Files
Abstract
Recently, investigators have illustrated the limited reproducibility in radiomics research preventing the translation of radiomics-based models into clinical practice. Therefore, it is important to understand the dependence of radiomics research on each component of the radiomics workflow and whether harmonization methods can limit this dependency.
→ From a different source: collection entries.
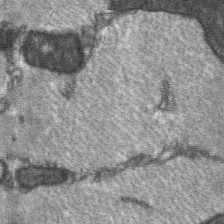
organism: C57BL Mouse
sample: Soleus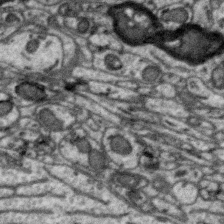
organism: Zebra finch
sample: Brain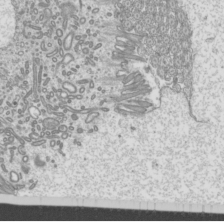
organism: Mouse
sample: Cilia; mouse epididymis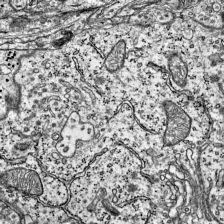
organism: Mouse
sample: Visual Cortex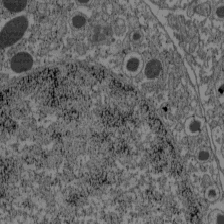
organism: C57BL Mouse
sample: Pancreatic islet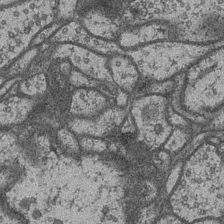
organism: Drosophila
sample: Optic medulla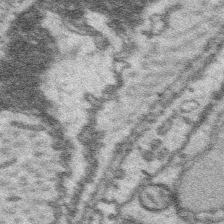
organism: Platynereis dumerilii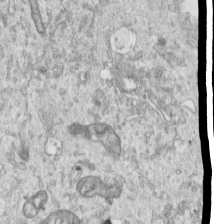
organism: Human
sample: Centriole in RPE cells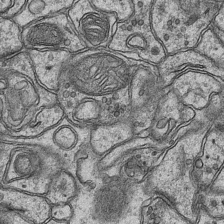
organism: Mouse
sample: CA1 Hippocampus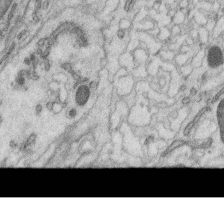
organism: C. elegans
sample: C. elegans oocyte; sperm cells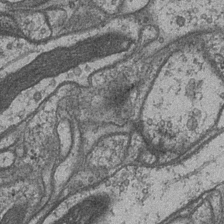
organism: Drosophila
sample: Optic medulla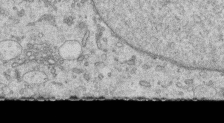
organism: Human
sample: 1205lu cells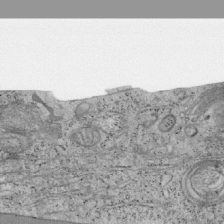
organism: Human
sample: HeLa cells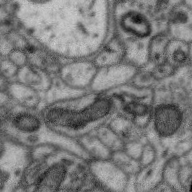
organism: Zebra finch
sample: Brain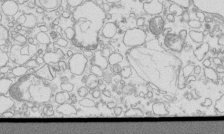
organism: Mouse
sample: Macrophages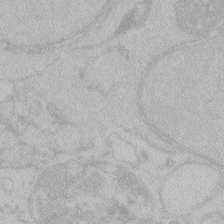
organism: Zebrafish
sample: Macrophage infected with Toxoplasma gondii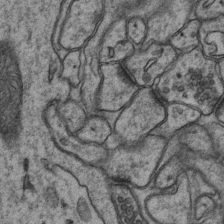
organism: Mouse
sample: CA1 Hippocampus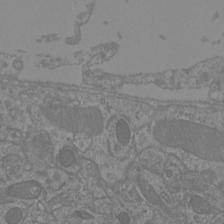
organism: Mouse
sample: Cortical neurons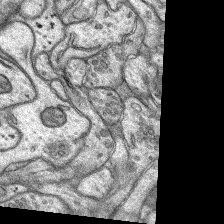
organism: Rat
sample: Hippocampus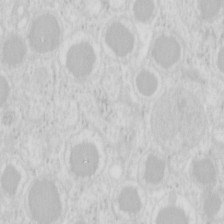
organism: Mouse
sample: Pancreas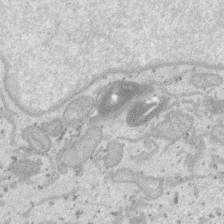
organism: Human
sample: Lung epithelial cells infected with SARS-CoV-2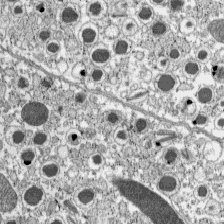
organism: C57BL Mouse
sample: Pancreatic islet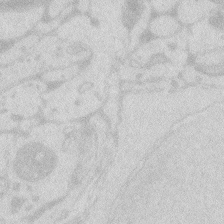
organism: Zebrafish
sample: Macrophage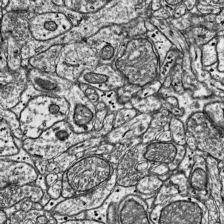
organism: Mouse
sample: Visual Cortex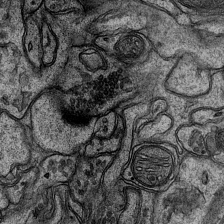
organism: Mouse
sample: CA1 Hippocampus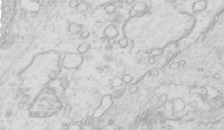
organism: Mouse
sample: Multiciliated cells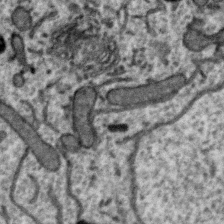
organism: Zebra finch
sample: Brain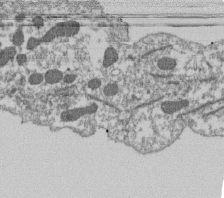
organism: Dictyostelium discoideum
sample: Dictyostelium multivesicular bodies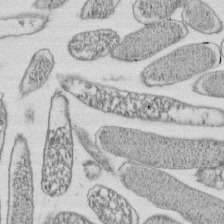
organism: E. coli
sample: Bacterial nucleoid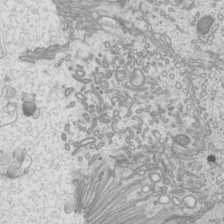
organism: Mouse
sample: Cilia; mouse epididymis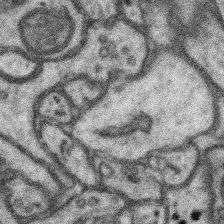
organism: Mouse
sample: Somatosensory cortex neuropil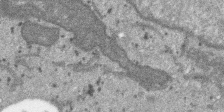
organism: Human
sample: Lung epithelial cells infected with SARS-CoV-2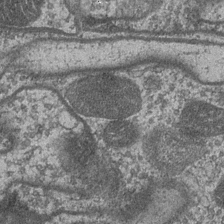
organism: Drosophila
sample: Optic medulla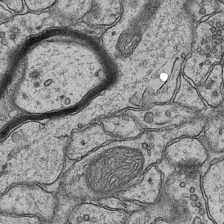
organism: Mouse
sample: CA1 Hippocampus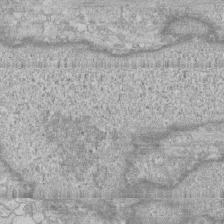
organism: Human
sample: CRL-1474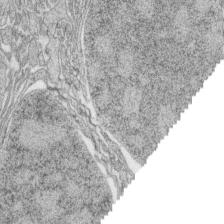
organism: Zebrafish
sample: synaptic ribbons in rod cells and cone cells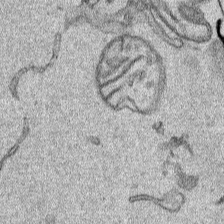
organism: Human
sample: Mitochondria in HCT116 cells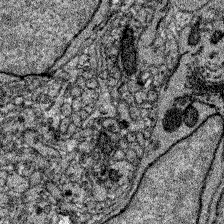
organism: Zebrafish
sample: Larval olfactory bulb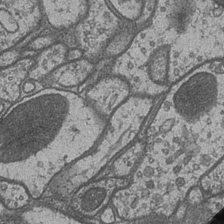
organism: Drosophila
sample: Optic medulla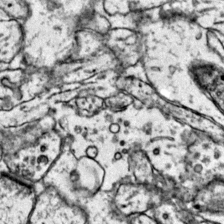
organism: Mouse
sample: Primary visual cortex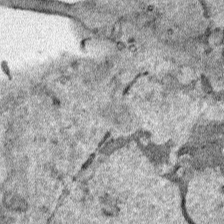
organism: Human
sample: Mitochondria in HCT116 cells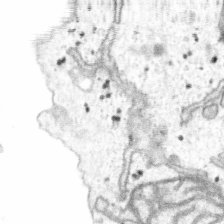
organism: Human
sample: HeLa cells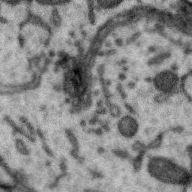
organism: Zebra finch
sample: Brain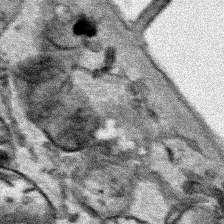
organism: Human
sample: Mitochondria in HCT116 cells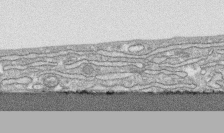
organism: Human
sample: CRL-1474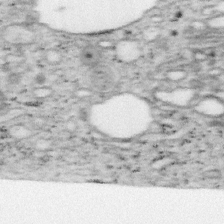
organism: Mouse
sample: OT-I killer T cells with ID8 ovarian cancer cells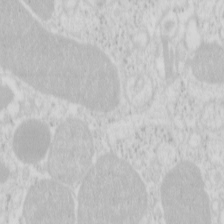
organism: Mouse
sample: Pancreas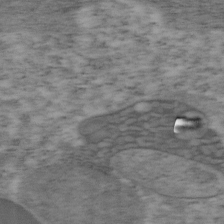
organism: Mouse
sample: OT-I killer T cells with ID8 ovarian cancer cells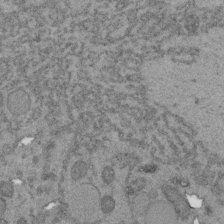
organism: C. elegans
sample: C. elegans embryo early stage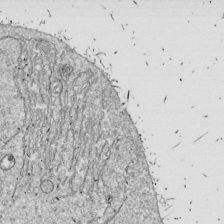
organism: Drosophila
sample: Cell division; meiosis; drosophila spermatocytes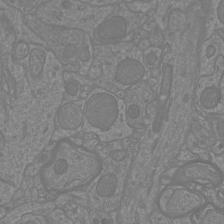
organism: Mouse
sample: Cortical neurons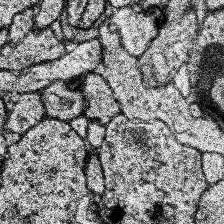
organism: Human
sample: Temporal Lobe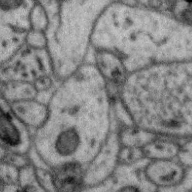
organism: Zebra finch
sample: Brain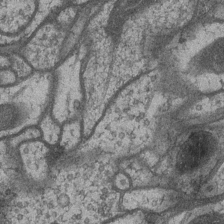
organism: Drosophila
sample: Optic medulla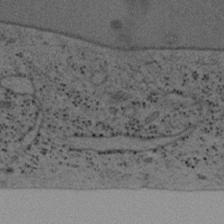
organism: Human
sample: HeLa cells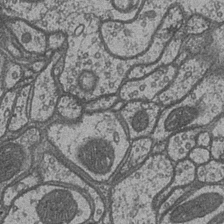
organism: Drosophila
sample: Optic medulla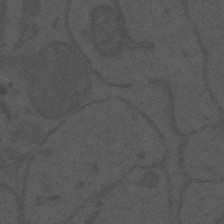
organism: Mouse
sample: Suprachiasmatic nucleus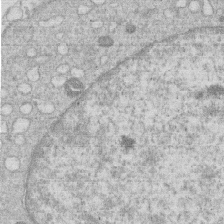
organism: Human
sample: Macrophage cells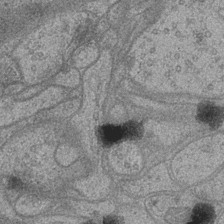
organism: Drosophila
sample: Optic medulla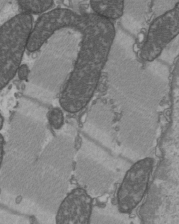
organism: C57BL Mouse
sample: Heart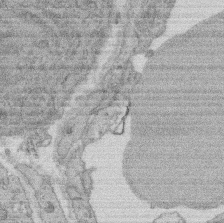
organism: Rat
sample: Salivary granule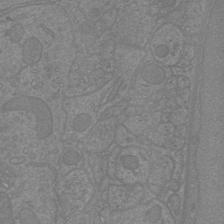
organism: Mouse
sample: Cortical neurons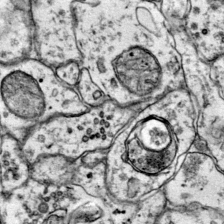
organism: Mouse
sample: Primary visual cortex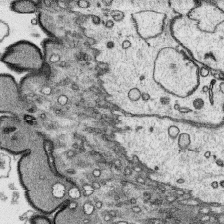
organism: Platynereis dumerilii
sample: Parapodia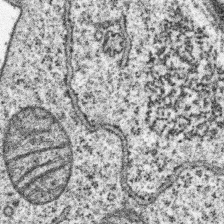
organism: Human
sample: HeLa cells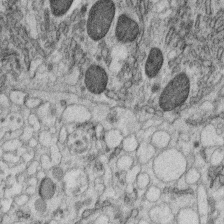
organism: C. elegans
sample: C. elegans oocyte; sperm cells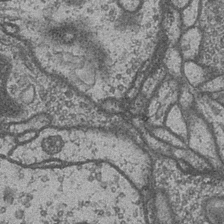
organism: Drosophila
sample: Optic medulla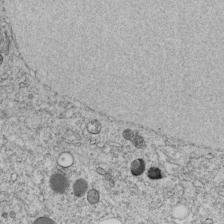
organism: C. elegans
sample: C. elegans embryo early stage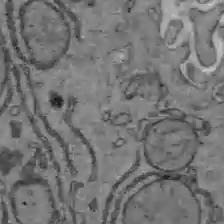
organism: C57BL Mouse
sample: Liver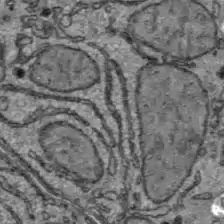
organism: C57BL Mouse
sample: Liver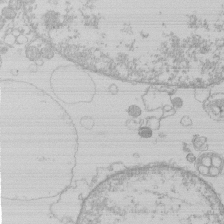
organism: Human
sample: Macrophage cells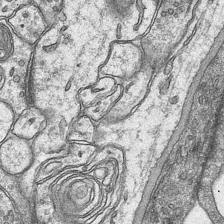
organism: Mouse
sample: CA1 Hippocampus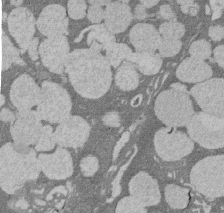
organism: Rat
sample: Salivary granule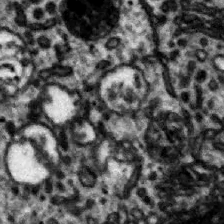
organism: Human
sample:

First, radiomic features were extracted from CT scans depicting a cadaveric liver when scans were acquired and reconstructed with 17 different imaging parameters. Feature values were compared between one reference scan and the remaining 16 modified scans. Reducing the field of view or using coronal slices instead of axial slices resulted in the greatest number of features reflecting significant differences (67.6% and 35.9%, respectively), while slight changes in tube voltage, pitch, or slice interval resulted in the least (0.7% each). To mitigate these differences, five harmonization methods were implemented: histogram normalization, pixel size resampling, Butterworth filtering, resampling and filtering combined, and ComBat harmonization. While histogram normalization maintained or reduced the number of features reflecting significant differences for each scan, ComBat harmonization reduced the number of features reflecting significance to zero for all imaging parameters.
The dependence of radiomic features on the feature calculation process was also investigated. Five radiomic software packages (A1, A2, IBEX, MaZda, and Pyradiomics) were used to calculate 12 common features using databases of mammograms, head and neck (HN) CT scans, and breast MRI scans. For the mammography and HN CT databases, 11/12 features reflected significant differences among packages, while 9/12 features reflected significance for the breast MRI database. When assessing the agreement in feature values among packages using the intraclass correlation coefficient (ICC), 5, 4, and 5 out of 12 features reflected excellent agreement for the mammography, HN CT, and breast MRI databases, respectively.
The effect of differences in radiomics software was quantified by extracting feature values with packages A1, IBEX, and Pyradiomics from CT scans of patients undergoing radiation therapy (RT). Due to therapy, 19% of patients developed radiation pneumonitis (RP). The changes in eight feature values between pre- and post-RT CT scans were calculated with each package and used to classify patients with RP. Based on analysis of variance (ANOVA), features associated with RP development differed among the three packages for 2/8 features. When assessing classification ability, first-order features reflected greater agreement in classification ability but began to deviate for higher-order features.
The potential of mitigating the differences in software packages was assessed using ComBat harmonization. The models described in the previous chapter (M_Avg models) were compared to three models with ComBat implemented at different components of the feature calculation process. ComBat harmonized feature among packages A1, IBEX, and Pyradiomics, and changes in feature classified patients with RP. Based on ANOVA tests, M_Avg models resulted in 5/8 features reflecting significant differences, while the ComBat-based models reduced the number of features reflecting significance (0-2 features). M_Avg models resulted in moderate agreement in AUC values (ICC: 0.727), while the ComBat-based methods resulted in decreased agreement (ICC: 0.637-0.677). When features were normalized before ComBat, ICCs approached that of M_Avg models (ICC: 0.733).